Computer storage media include volatile and non-volatile, and removable and non-removable media implemented in any method or technology for storage of information such as computer readable instructions, data structures, program modules or other data. Memory 404, removable storage 408, and non-removable storage 410 are all examples of computer storage media. Computer storage media include, but are not limited to, RAM, ROM, electrically erasable program read-only memory (EEPROM), flash memory or other memory technology, CD-ROM, digital versatile disks (DVD) or other optical storage, magnetic cassettes, magnetic tape, magnetic disk storage or other magnetic storage devices, or any other medium which can be used to store the desired information, and which can be accessed by computing device 400. Any such computer storage media may be part of computing device 400.

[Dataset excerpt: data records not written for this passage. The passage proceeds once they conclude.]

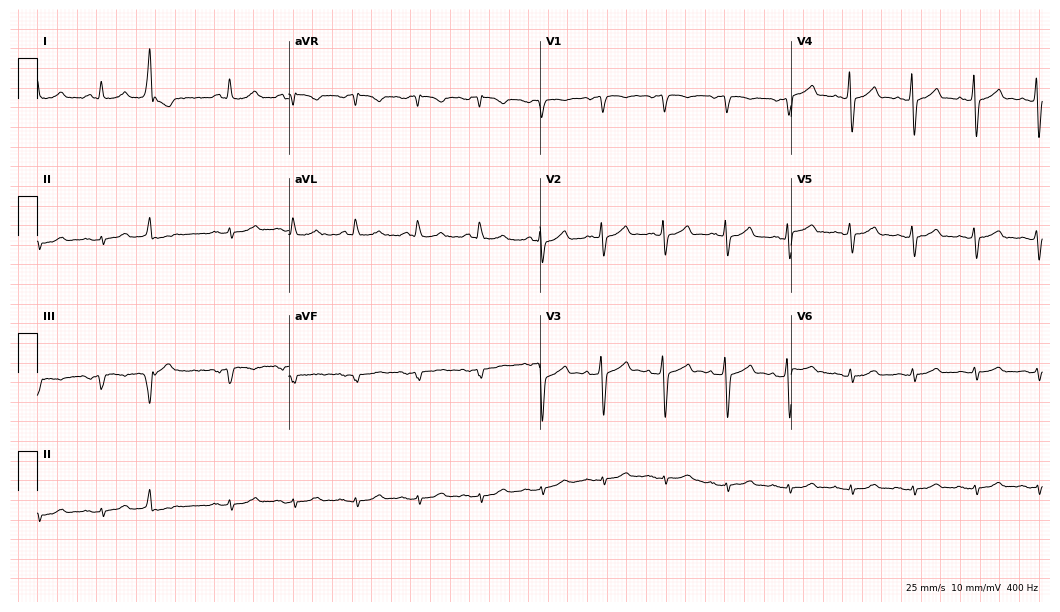
Resting 12-lead electrocardiogram (10.2-second recording at 400 Hz). Patient: a male, 68 years old. None of these six findings is recorded: first-degree AV block, right bundle branch block, left bundle branch block, sinus bradycardia, atrial fibrillation, sinus tachycardia. Other findings, if any, are not listed.
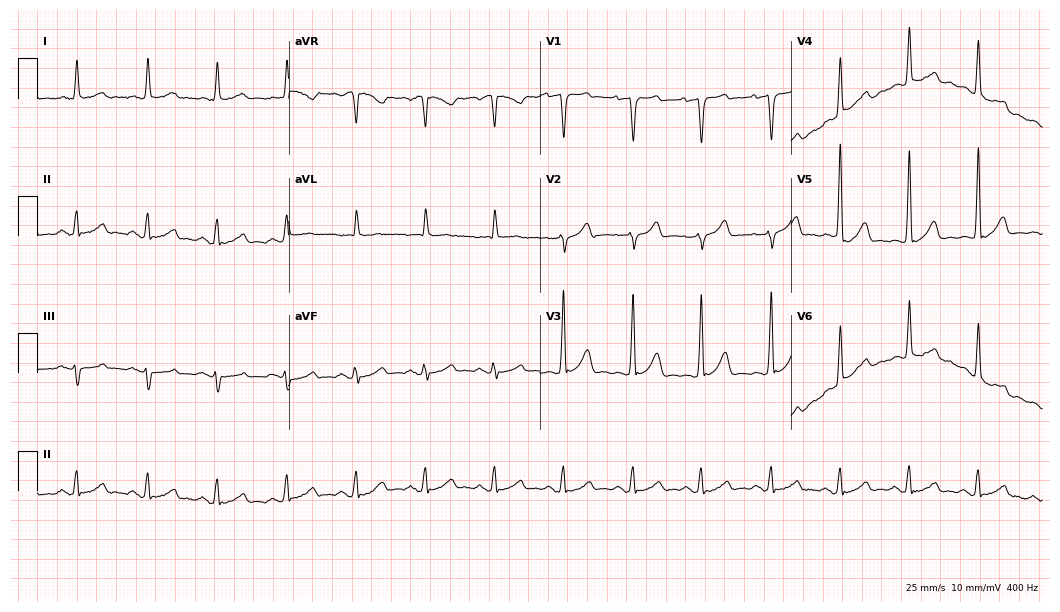
Standard 12-lead ECG recorded from a 63-year-old male (10.2-second recording at 400 Hz). Read as a normal ECG.
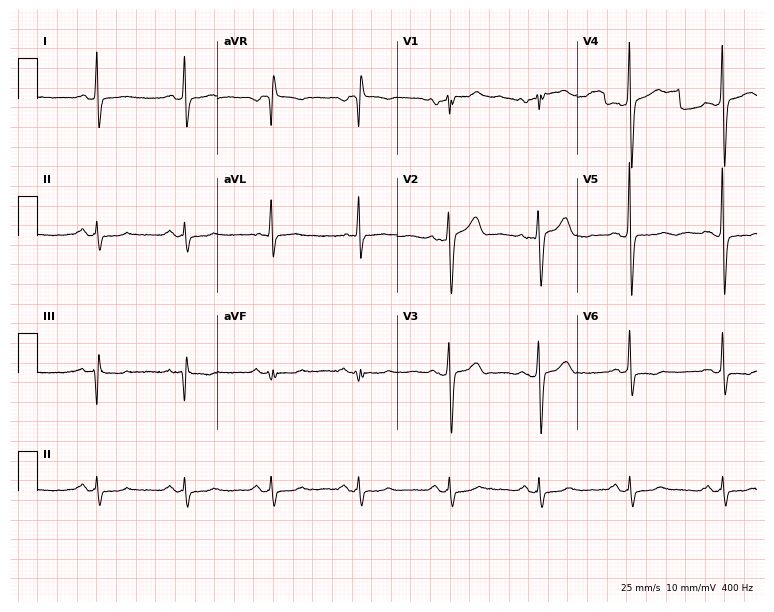
Standard 12-lead ECG recorded from a 45-year-old man. None of these six findings is recorded: first-degree AV block, right bundle branch block (RBBB), left bundle branch block (LBBB), sinus bradycardia, atrial fibrillation (AF), sinus tachycardia.
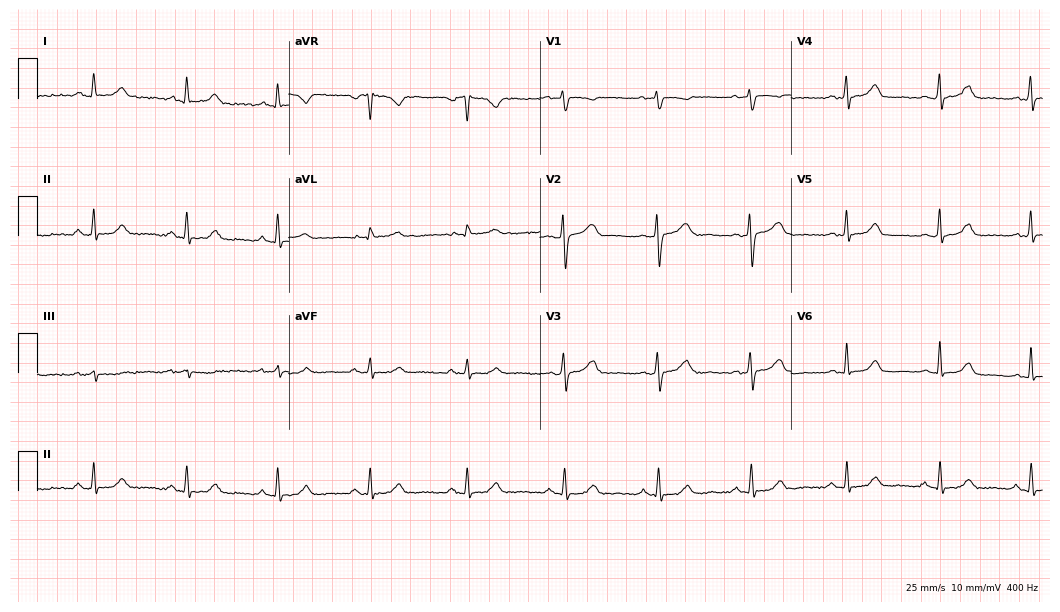
ECG — a 68-year-old woman. Screened for six findings — first-degree AV block, right bundle branch block (RBBB), left bundle branch block (LBBB), sinus bradycardia, atrial fibrillation (AF), sinus tachycardia — none is recorded.
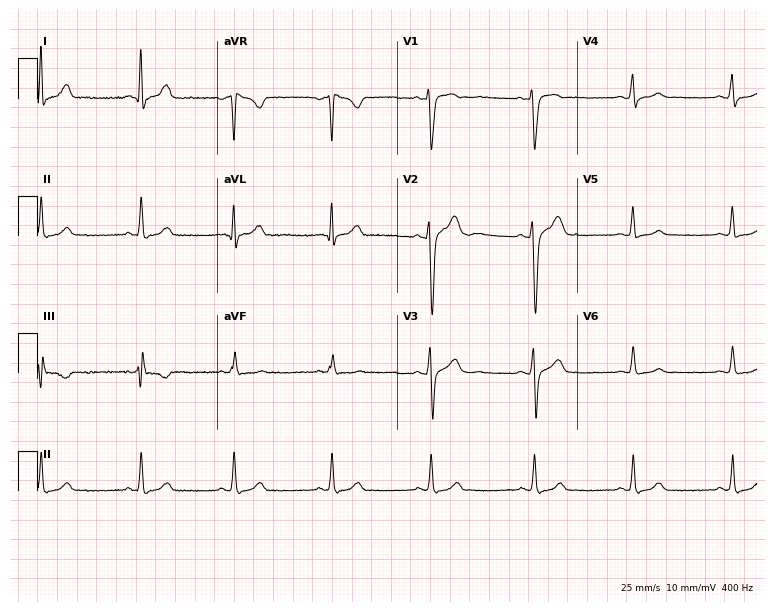
Resting 12-lead electrocardiogram. Patient: a 30-year-old male. None of these six findings is recorded: first-degree AV block, right bundle branch block (RBBB), left bundle branch block (LBBB), sinus bradycardia, atrial fibrillation (AF), sinus tachycardia.
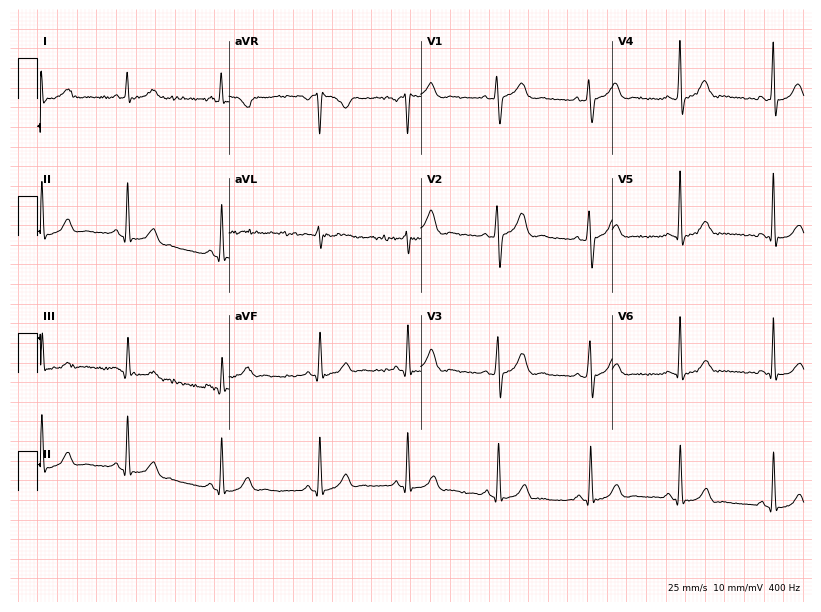
12-lead ECG from a man, 27 years old. Recorded interpretation: within normal limits.

Computing device 400 may contain communication connection(s) 412 that allow the device to communicate with other devices over networks. Such networks may be public or private, and may include the internet. Computing device 400 may also have input device(s) 414 such as a keyboard, mouse, pen, voice input device, touch input device, etc. Output device(s) 416 such as a display, speakers, printer, etc. may also be included. All these devices are well
It should be understood that the various techniques described herein may be implemented in connection with hardware components or software components or, where appropriate, with a combination of both. Illustrative types of hardware components that can be used include Field-programmable Gate Arrays (FPGAs), Application-specific Integrated Circuits (ASICs), Application-specific Standard Products (ASSPs), System-on-a-chip systems (SOCs), Complex Programmable Logic Devices (CPLDs), etc. The methods and apparatus of the presently disclosed subject matter, or certain aspects or portions thereof, may take the form of program code (i.e., instructions) embodied in tangible media, such as floppy diskettes, CD-ROMs, hard drives, or any other machine-readable storage medium where, when the program code is loaded into and executed by a machine, such as a computer, the machine becomes an apparatus for practicing the presently disclosed subject matter.

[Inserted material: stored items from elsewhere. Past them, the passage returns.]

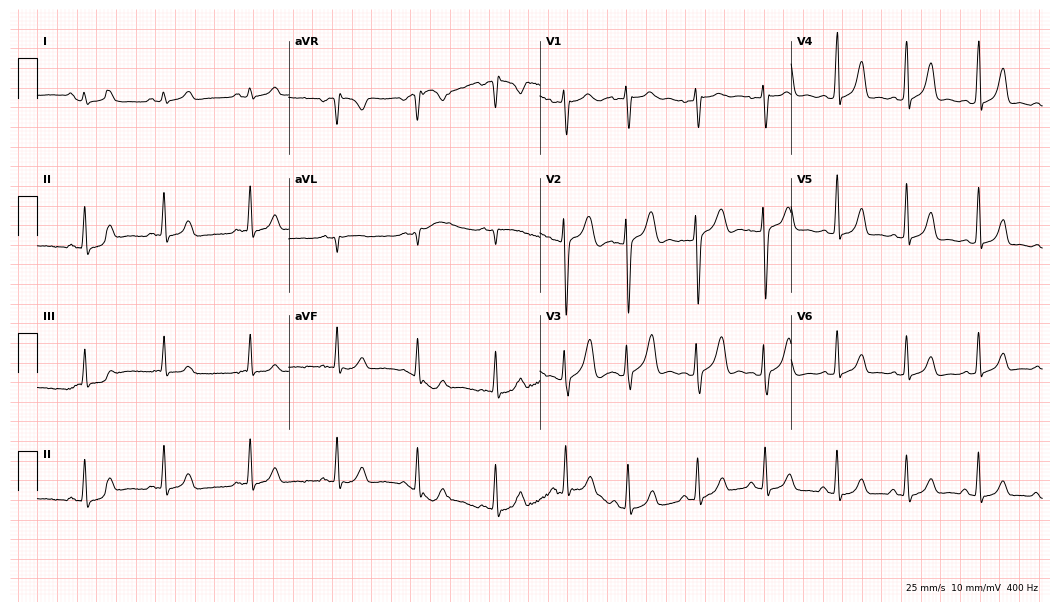
ECG (10.2-second recording at 400 Hz) — a female, 29 years old. Screened for six findings — first-degree AV block, right bundle branch block (RBBB), left bundle branch block (LBBB), sinus bradycardia, atrial fibrillation (AF), sinus tachycardia — none is recorded. Findings outside these six are not listed.
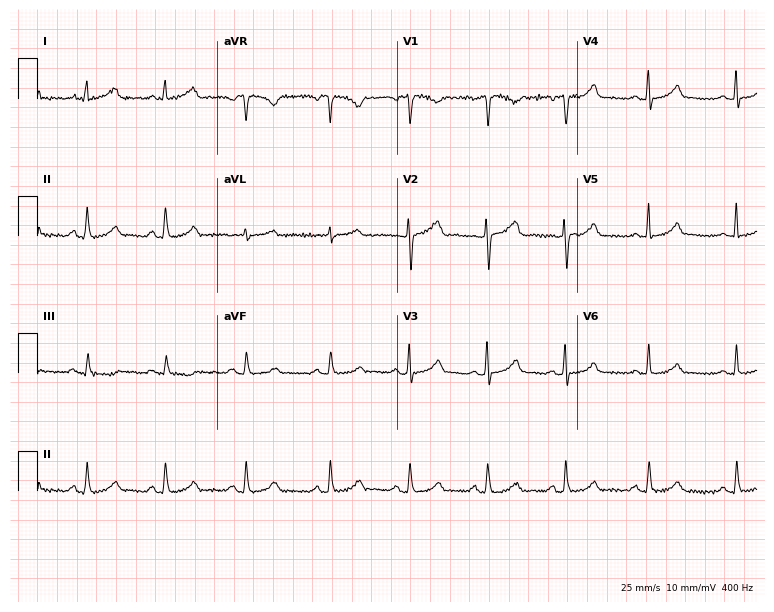
12-lead ECG from a 39-year-old female patient. Labelled as a normal ECG.
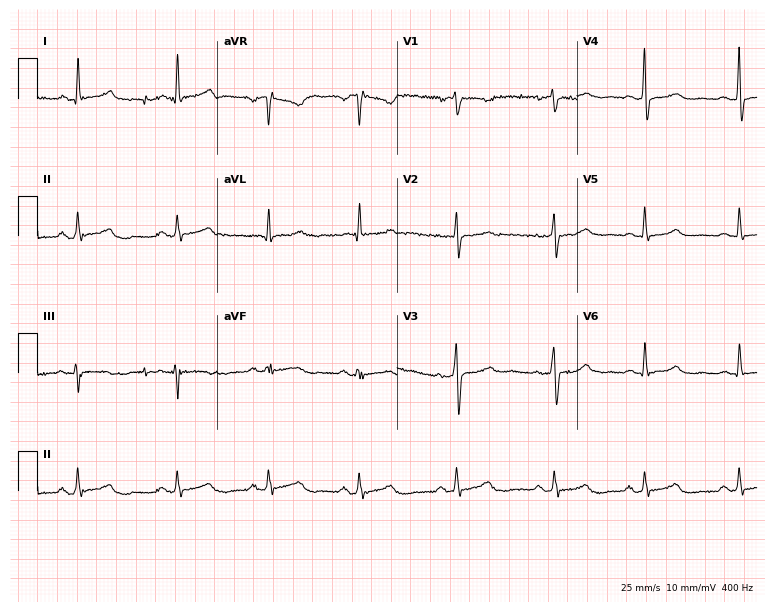
ECG (7.3-second recording at 400 Hz) — a woman, 62 years old. Labelled as a normal ECG.
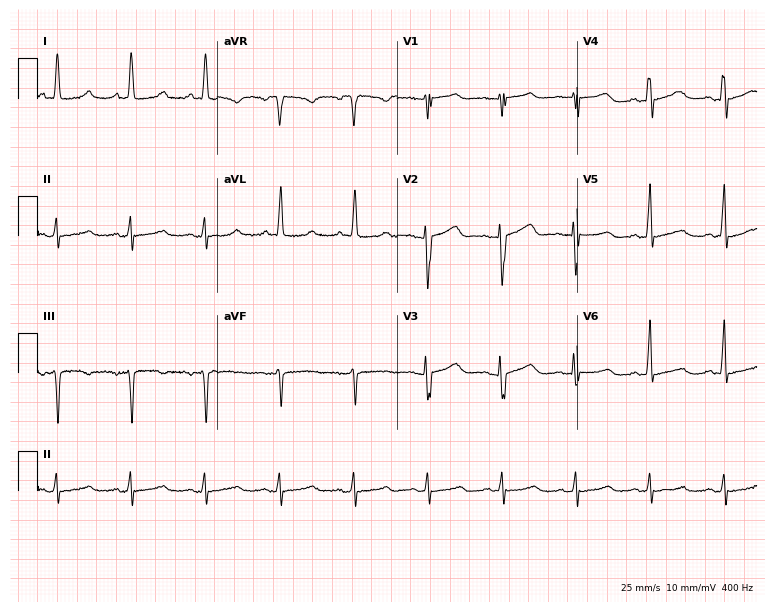
12-lead ECG from a female, 86 years old (7.3-second recording at 400 Hz). Recorded interpretation: within normal limits.
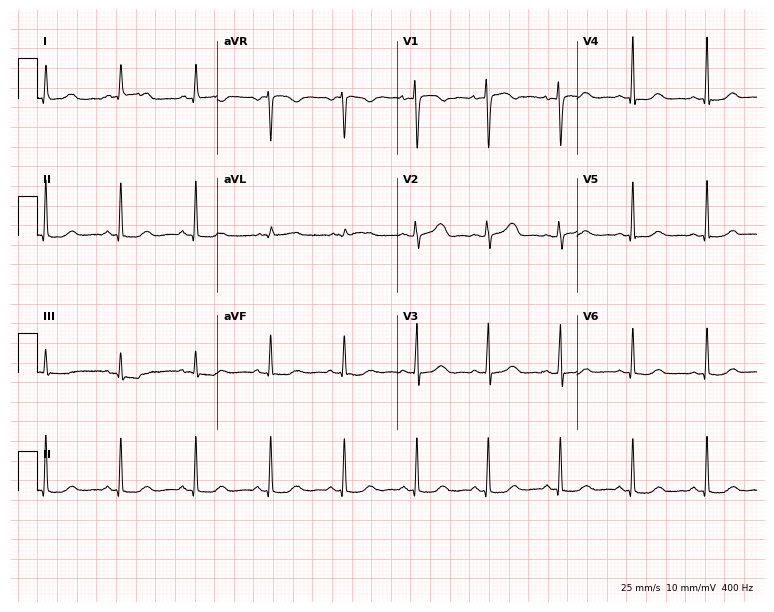
Standard 12-lead ECG recorded from a woman, 52 years old (7.3-second recording at 400 Hz). Read as a normal ECG.

Although exemplary implementations may refer to utilizing aspects of the presently disclosed subject matter in the context of one or more stand-alone computer systems, the subject matter is not so limited, but rather may be implemented in connection with any computing environment, such as a network or distributed computing environment. Still further, aspects of the presently disclosed subject matter may be implemented in or across a plurality of processing chips or devices, and storage may similarly be effected across a plurality of devices. Such devices might include personal computers, network servers, and handheld devices, for example.
Although the subject matter has been described in language specific to structural features and/or methodological acts, it is to be understood that the subject matter defined in the appended claims is not necessarily limited to the specific features or acts described above. Rather, the specific features and acts described above are disclosed as example forms of implementing the claims.